Inside of a system, it will have many properties such as pressure ($ P $), density ($ \rho $), temperature ($ T $), and volume ($ V $). These properties can be independent or dependent in systems such that they change given other factors over time; we will look at this in great detail for future lessons and tutorials!
With properties, there are two different types: intensive and extensive. Intensive properties are independent of mass such as pressure, temperature, and density. Extensive properties are otherwise dependent on mass such as mass, volume, and energy. Now notice with density ($ \rho $), it is defined as mass divided by volume, which are both extensive properties, but density is an intensive property. What is interesting about this is by dividing two extensive properties, their dependency on mass is cancelled such that an intensive property remains.
Pertaining to states of a system, there is a postulate that claims the state of a system is completely specified by 2 independent, intensive properties. This means with 2 known intensive properties such as pressure, temperature, and density, the state of a system can be found. In fact, if we had 2 intensive properties, we could use the ideal gas law to find the third. The ideal gas law is stated as
[ 1 ]
$$ P = \rho R T $$
Where $ R $ is the gas constant and is unique for each gas. We can also solve for the internal energy of a system given its temperature and gas type by using
[ 2 ]
$$ e = c_v T $$
Here, $ e $ is the internal energy of a system, $ c_v $ is the specific heat in constant volume, and $ T $ is the temperature. $ c_v $ might look familiar from some topics in Introduction to Aerospace, but what it represents is the amount of heat required to increase the temperature by 1°C at a constant volume.

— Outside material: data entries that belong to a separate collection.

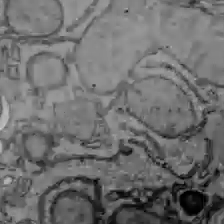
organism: C57BL Mouse
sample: Liver
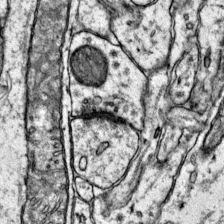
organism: Mouse
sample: Primary visual cortex
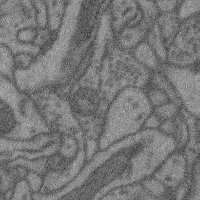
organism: Mouse
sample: Cerebral cortex
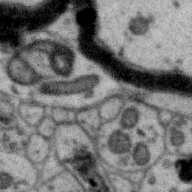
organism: Zebra finch
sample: Brain
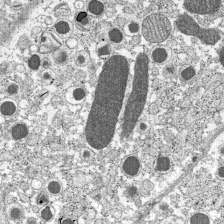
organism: C57BL Mouse
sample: Pancreatic islet
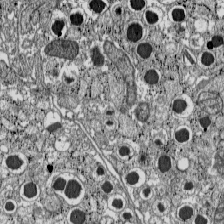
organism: C57BL Mouse
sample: Pancreatic islet
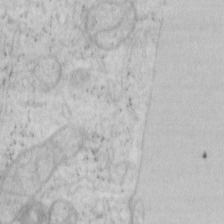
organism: Human
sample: HeLa cells
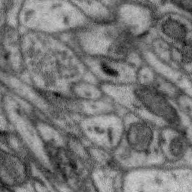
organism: Zebra finch
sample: Brain
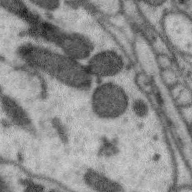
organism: Zebra finch
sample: Brain
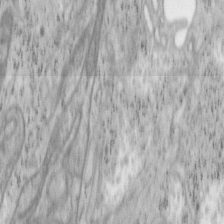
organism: Human
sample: HeLa cells
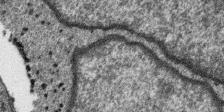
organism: Human
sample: Lung epithelial cells infected with SARS-CoV-2
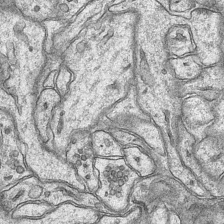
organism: Mouse
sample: CA1 Hippocampus
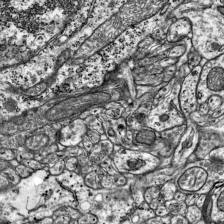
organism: Mouse
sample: Visual Cortex
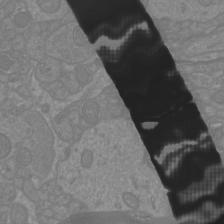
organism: Mouse
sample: Cortical neurons
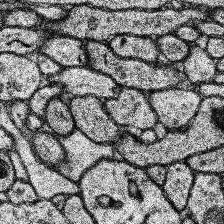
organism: Human
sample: Temporal Lobe

One thing we should certainly mention for states is quasi-equilibrium and non-quasi-equilibrium processes. Quasi-equilibrium processes occur very slowly, and the reason why is because they require enough time for the system to remain in internal physical thermodynamic equilibrium. Because of this, this type of process is considered ideal and reversible; this means the state in a system can be reversed and not affect anything else in the universe. As for non-quasi-equilibrium processes, these are faster processes and are hence, non-reversible. In this process type, the inertia of the gases becomes increasingly important.

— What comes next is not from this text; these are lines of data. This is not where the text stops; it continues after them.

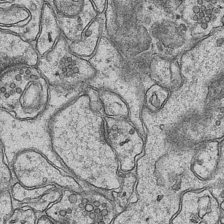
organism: Mouse
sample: CA1 Hippocampus
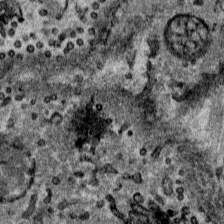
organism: Mouse
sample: Mouse Salivary gland
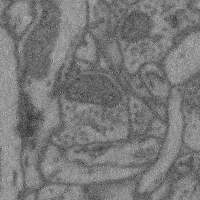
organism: Mouse
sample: Cerebral cortex
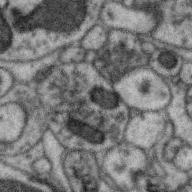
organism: Zebra finch
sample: Brain
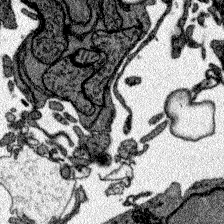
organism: Zebrafish
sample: Larval olfactory bulb
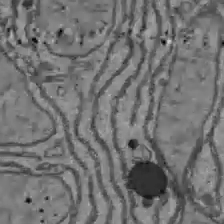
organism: C57BL Mouse
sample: Liver
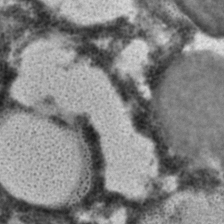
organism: C. elegans
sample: C. elegans embryo
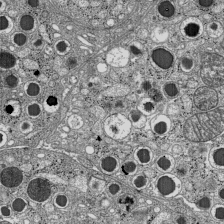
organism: C57BL Mouse
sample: Pancreatic islet
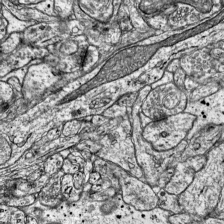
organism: Mouse
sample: Visual Cortex
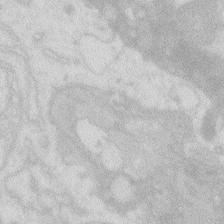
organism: Zebrafish
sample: Macrophage
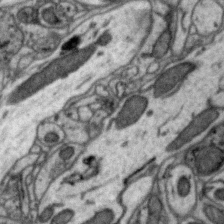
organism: Zebra finch
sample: Brain
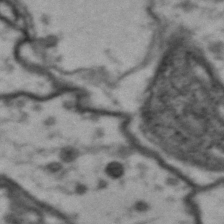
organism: Drosophila
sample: Brain
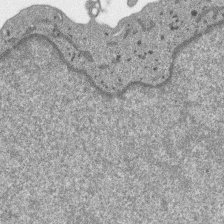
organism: Human
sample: Lung epithelial cells infected with SARS-CoV-2

Temperature is going to be a very important part for the rest of this guide because it is a driving force for many changes in system states and stabilities. There are however intuitions that we can learn to help us throughout our studies. One of these intuitions is the Zeroth Law of Thermodynamics. This law states if there are three systems A, B, and C, each with some temperature and if the temperature of systems A and C are the same and the temperatures of B and C are the same, then the temperatures of systems A and B must be the same.
Fig. 2 - Example of the Zeroth Law of Thermodynamics
Another way to write this law is if $ (T_B = T_C ) \land (T_A = T_C ) \Rightarrow ( T_A = T_B ) $, where $ \land $ means and and $ \Rightarrow $ means to imply.
Since we are on the topic of temperature, we should also talk about different temperature scales. For English units, temperature is read in $ °F (Fahrenheit) and °R (Rankine) $, and for SI units, temperature is read in $ °C (Celcius) and K (Kelvin) $. Degrees Rankine and Kelvin are absolute temperature scales which means they have no negative values and 0 °R as well as 0 K are known as absolute zero. Degrees Fahrenheit and degrees Celcius are relative temperatures.
The conversions for these scales can be found below.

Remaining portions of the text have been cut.